### EXTRACTED MATERIAL:
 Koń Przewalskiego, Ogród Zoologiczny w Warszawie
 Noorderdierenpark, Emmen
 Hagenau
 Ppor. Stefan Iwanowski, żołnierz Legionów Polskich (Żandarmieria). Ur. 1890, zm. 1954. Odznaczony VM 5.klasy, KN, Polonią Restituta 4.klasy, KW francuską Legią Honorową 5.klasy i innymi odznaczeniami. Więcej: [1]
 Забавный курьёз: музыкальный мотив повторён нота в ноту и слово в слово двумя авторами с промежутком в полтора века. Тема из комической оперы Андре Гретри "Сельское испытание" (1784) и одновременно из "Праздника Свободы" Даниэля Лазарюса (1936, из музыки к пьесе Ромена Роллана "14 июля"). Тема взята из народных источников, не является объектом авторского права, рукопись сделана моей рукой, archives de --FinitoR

--

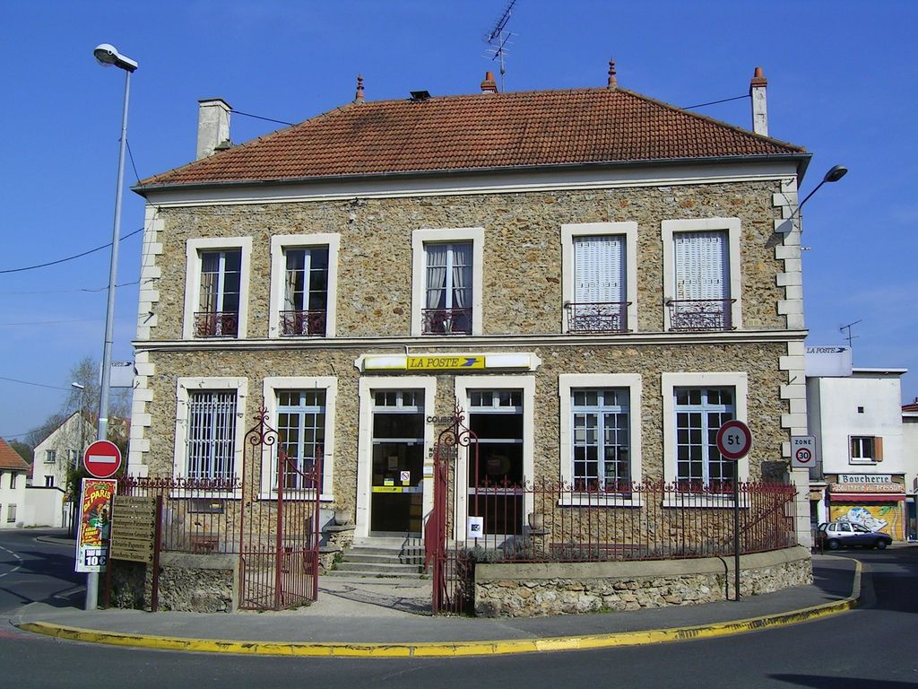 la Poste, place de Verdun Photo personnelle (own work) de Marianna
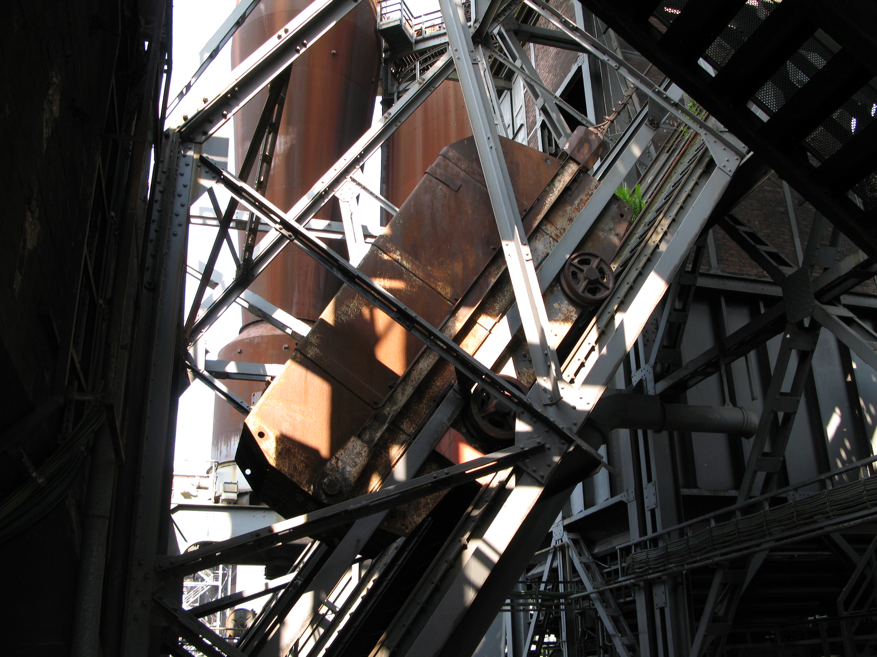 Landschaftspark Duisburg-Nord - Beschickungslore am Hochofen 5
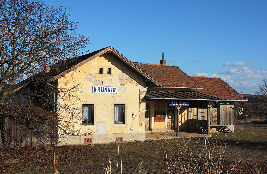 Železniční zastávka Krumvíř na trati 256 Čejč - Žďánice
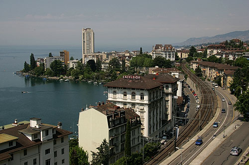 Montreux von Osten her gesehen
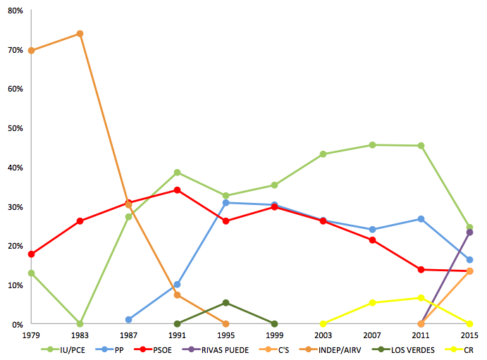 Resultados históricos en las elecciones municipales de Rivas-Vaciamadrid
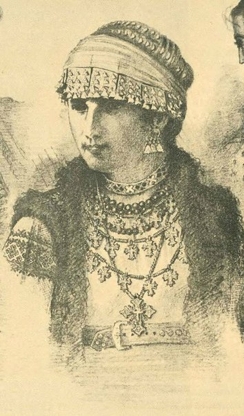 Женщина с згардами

### TASK DIRECTIONS:
Can you repeat, word for word, every line above from the one containing "Koń Przewalskiego, Ogród" down to the one containing "Забавный курьёз: музыкальный", including both?

### COMPLETED TASK:
 Koń Przewalskiego, Ogród Zoologiczny w Warszawie
 Noorderdierenpark, Emmen
 Hagenau
 Ppor. Stefan Iwanowski, żołnierz Legionów Polskich (Żandarmieria). Ur. 1890, zm. 1954. Odznaczony VM 5.klasy, KN, Polonią Restituta 4.klasy, KW francuską Legią Honorową 5.klasy i innymi odznaczeniami. Więcej: [1]
 Забавный курьёз: музыкальный мотив повторён нота в ноту и слово в слово двумя авторами с промежутком в полтора века. Тема из комической оперы Андре Гретри "Сельское испытание" (1784) и одновременно из "Праздника Свободы" Даниэля Лазарюса (1936, из музыки к пьесе Ромена Роллана "14 июля"). Тема взята из народных источников, не является объектом авторского права, рукопись сделана моей рукой, archives de --FinitoR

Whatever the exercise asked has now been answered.